Dunwoody-based Stage Door Players will open its 2016/17 season on Sept. 23 with Neil Simon‘s well-traveled Barefoot in the Park and close it Aug. 6, 2017, with a musical about the infamous Lindbergh baby kidnapping in 1932.
The is the 43rd season for the professional company led by by producing artistic director Robert Egizio and based at 5339 Chamblee-Dunwoody Road in Dunwoody. Performances are at 8 p.m. Thursday-Saturday and 2:30 p.m. Sunday.
Four types of subscription packages (beginning at $84) are available now here or at 770.396.1726. Single-show tickets ($15-$30) will go on sale closer to opening nights.
Stage Door hasn’t yet said goodbye to its 42nd season. Cole Porter’s Shakespeare sendup Kiss Me, Kate (“Another Op’nin’ Another Show,” “Wunderbar,” “So in Love,” “Brush Up Your Shakespeare,” “I Hate Men”) opens July 15 and closes Aug. 7.
Here’s a closer look at next year:
Barefoot in the Park. SEPT. 23-OCT. 16. If you know the term chestnut, you’d likely apply it to this 1963 comedy about a pair of newlyweds, their top-floor apartment in an elevator-less New York building, and the drop-in friends and family who complicate their lives. Elizabeth Ashley and Robert Redford played the couple in the Broadway original.
Let Nothing You Dismay. DEC. 2-18. The original holiday comedy from Atlanta playwright Topher Payne returns for an encore run. Eight actors play 22 characters in a Christmas farce about a couple about to adopt a baby and their many interfering family members.
Death by Design. JAN. 27-FEB. 19, 2017. Imagine a literary marriage between Noel Coward and Agatha Christie.
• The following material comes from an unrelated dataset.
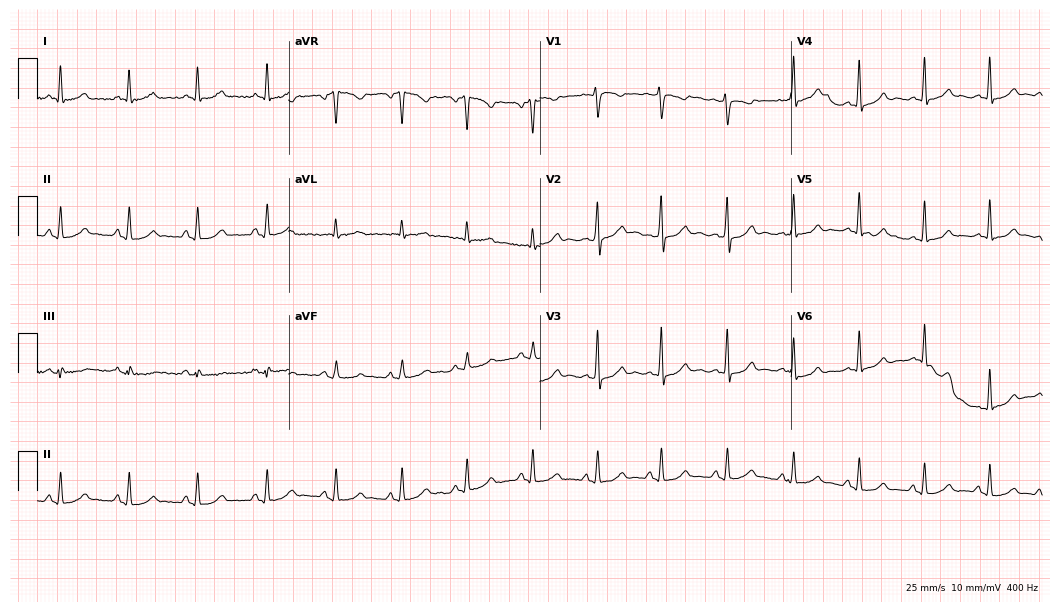
12-lead ECG from a woman, 47 years old. No first-degree AV block, right bundle branch block (RBBB), left bundle branch block (LBBB), sinus bradycardia, atrial fibrillation (AF) or sinus tachycardia recorded for this tracing. Only these six findings were labelled.
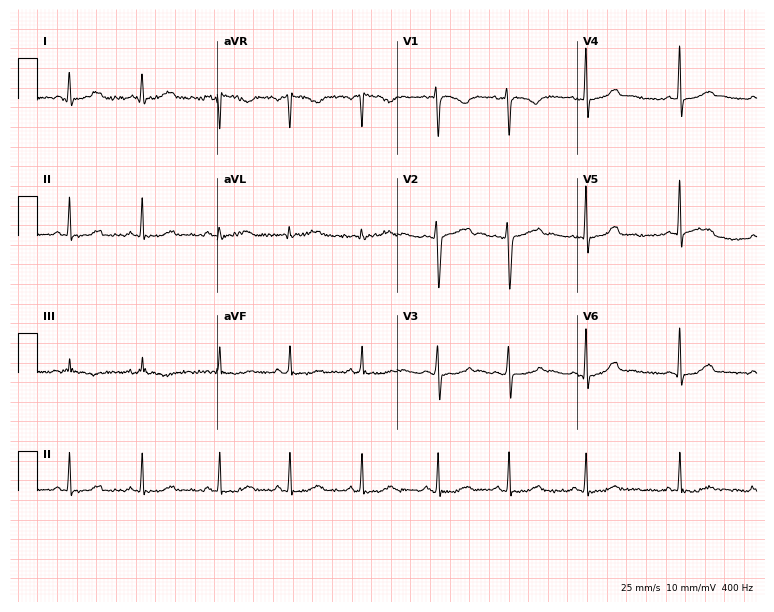
12-lead ECG from a 22-year-old female patient. Labelled as a normal ECG.
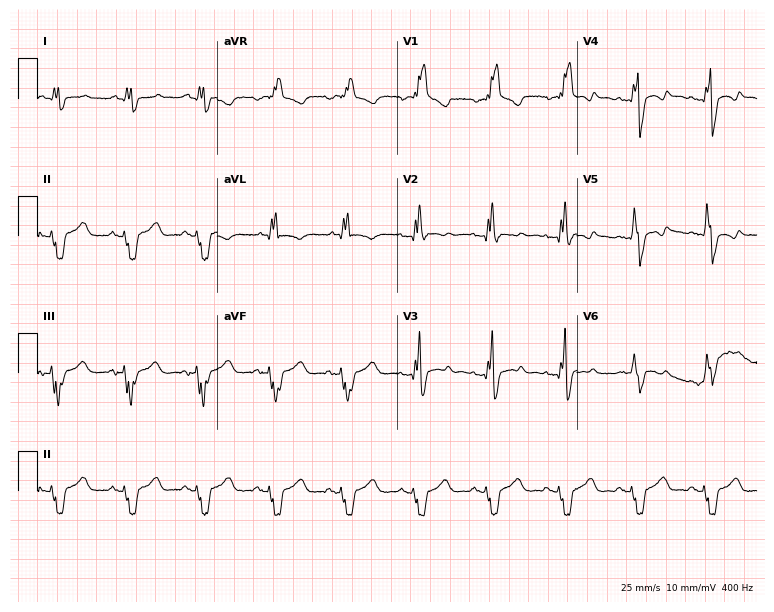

That’s apparently what playwright Rob Urbinati had in mind when scripting this 2011 comedy about a celebrated playwright and his actress wife, who flee to the English countryside after a disastrous opening night, only to find themselves visited by various surprise guests, all with secrets, one of whom ends up murdered.
The Cemetery Club. MARCH 17-APRIL 9, 2017. Three Jewish widows, best friends for decades, meet for tea and sympathy before their monthly visit to their husbands’ graves. Sweet-tempered Ida, feisty Lucille and judgmental Doris find their friendships tested, especially when a widower named Sam enters the scene. A 1990 comedy by Ivan Menchell.
Boeing, Boeing. MAY 19-JUNE 11, 2017. A swinging ’60s sex farce about a Parisian lothario with three fiancées — American, Italian and German — all airline “hostesses.” Though he’s usually able to keep them apart, disaster lurks when scheduling changes pop up. By Marc Camolletti (Don’t Dress for Dinner). A 2008 Broadway revival won a Tony award for best play. (Aurora Theatre, you may recall, staged Boeing, Boeing in 2010 and Don’t Dress for Dinner in 2014.)
Baby Case. JULY 1-AUG. 6, 2017. The 1932 kidnapping of Charles A. Lindberg Jr. became the “Crime of the Century,” prompting a media circus fed by the public’s fascination with fame, crime, celebrity and intrigue. A cast of 11 portrays the famous faces of the day — Walter Winchell, J. Edgar Hoover, Ginger Rogers and the Lindberghs — in the musical that won New York Musical Festival awards in 2012 for best musical, book and score for writer, composer and lyricist Michael Ogborn.